僕はベアトリクスと副官の二コラの命令に従い、慣れない衛士強化装備に身を包みイングヒルトという少女がいた場所に向かった

数分後、その場所に辿り着いたが既にもぬけの殻だ

666も撤退済みだ

「666は先程この座標ポイントにいてたわね」

そこにはボロボロになった戦術機が横たわっていた

恐らくイングヒルトが乗っていた機体だろう。

「少佐、もぬけの殻です。
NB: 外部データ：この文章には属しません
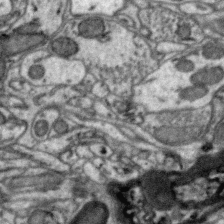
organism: Zebra finch
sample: Brain
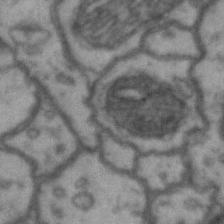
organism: Drosophila
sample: Brain
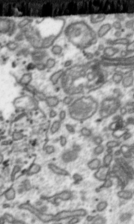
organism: Toxoplasma gondii
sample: Parasites in a vacuole inside a host cell
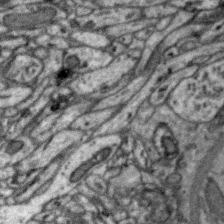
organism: Zebra finch
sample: Brain
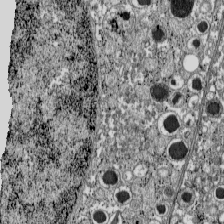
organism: C57BL Mouse
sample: Pancreatic islet
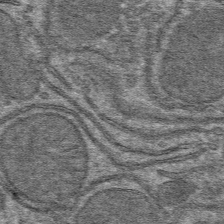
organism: Mouse
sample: Mouse hepatocytes
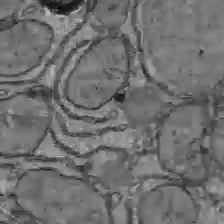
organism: C57BL Mouse
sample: Liver
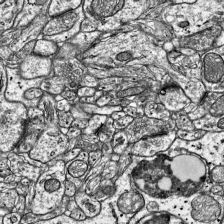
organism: Mouse
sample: Visual Cortex
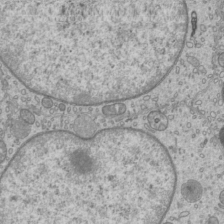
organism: Mouse
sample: Cilia; mouse epididymis
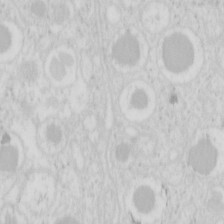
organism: Mouse
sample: Pancreas
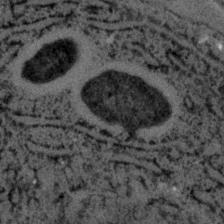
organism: C. elegans
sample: C. elegans embryo
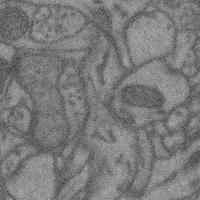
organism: Mouse
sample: Cerebral cortex
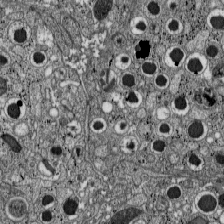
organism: C57BL Mouse
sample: Pancreatic islet
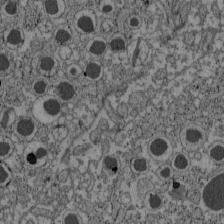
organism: C57BL Mouse
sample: Pancreatic islet
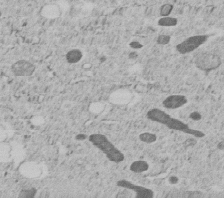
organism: C. elegans
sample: C. elegans embryo early stage
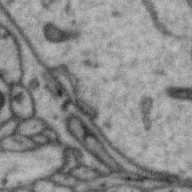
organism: Zebra finch
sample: Brain
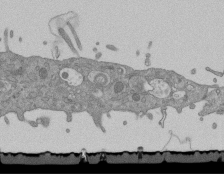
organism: Mouse
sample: ED-1 cell nuclei; centrioles
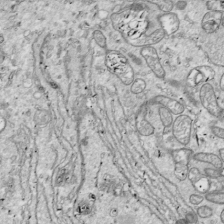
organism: Drosophila
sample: Cell division; meiosis; drosophila spermatocytes
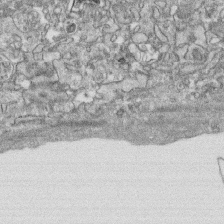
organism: Human
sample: CRL-1474
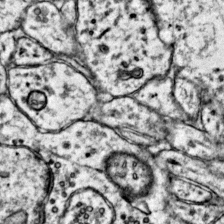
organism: Mouse
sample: Primary visual cortex
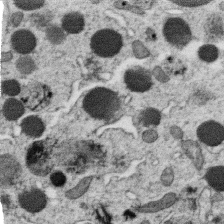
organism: C. elegans
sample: C. elegans oocyte; sperm cells
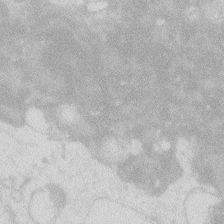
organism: Zebrafish
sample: Macrophage
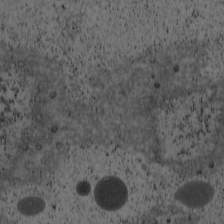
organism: African green monkey
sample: COS-7 cells
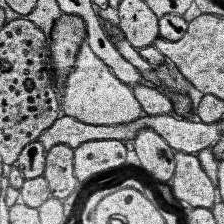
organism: Human
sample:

イングヒルトは何者かに連れ去られた可能性があります」

任務中だからかそこは丁寧な対応でベアトリクスと通信で話しかけた

《でしょうね……要撃級の死骸がある、彼女は諦めた方がいいわね》

イングヒルトは既に死んだと決めつけたベアトリクスに対し、僕は反抗しこう言い返した

「アンタは人を助けたい気持ちあるなら、その気持ちをぶつかって必ず生きてると言ってくれ!」

《な…貴様、少佐に歯向かうつもりか》

正論を言っただけだが、ニコラは血相な顔をしている

《わ、私だってブロニコフスキーは生きてると信じたい!でも……》

「それは僕だって同じだ!」

ニコラ、お前はイングヒルトを何故助けようとしているんだ?

その時だった

イングヒルトらしき少女の声が僕の頭の中から聞こえた

助けて…お願い、私を助けて

そう聞こえた

この感覚は………?

「少佐、彼女は…イングヒルトは生きています!これは僕の直感ですが彼女はまだ息しています」

《何だと?それは本当か?》

僕はニュータイプの素質を持ってるんだ。なんてこの世界にいる皆は信じないだろうさ

僕がいた世界の概念の一つだからだ

操縦桿を握り、フットペダルを踏みつつブースターを噴出し最大全速で飛行した。

そしてベアトリクスとニコラも同時に飛行する

《勝手な行動は許さないわよ?》

と少し強張った声で僕に叱る

「カタリーナ、何処にいる?」

僕はカタリーナの名を呼び通信した

《何よ、全く……女だからって油断してると痛い目にあうわよ》

「もう痛い目に遭ってるさ。数えきれないほどにね」

と僕は少し揶揄い笑みを浮かんだ。

索敵に機影が……!

Me02R メッサー

AMS-119 ギラドーガ

僕がいてた世界で運用してるモビルスーツ

メッサーはマフティーが運用してたモビルスーツでありギラドーガの後継機と言える程の彷彿した機体だ

ギラドーガはマフティー動乱時には既に旧式化され、ジオンは自治権放棄した後だ

第二次ネオジオン戦争でよく見かけ、アムロさんが乗るνガンダムによく撃墜されアクシズショックで残存の機体で連邦軍のジェガンやジムⅢも隕石抑えてた。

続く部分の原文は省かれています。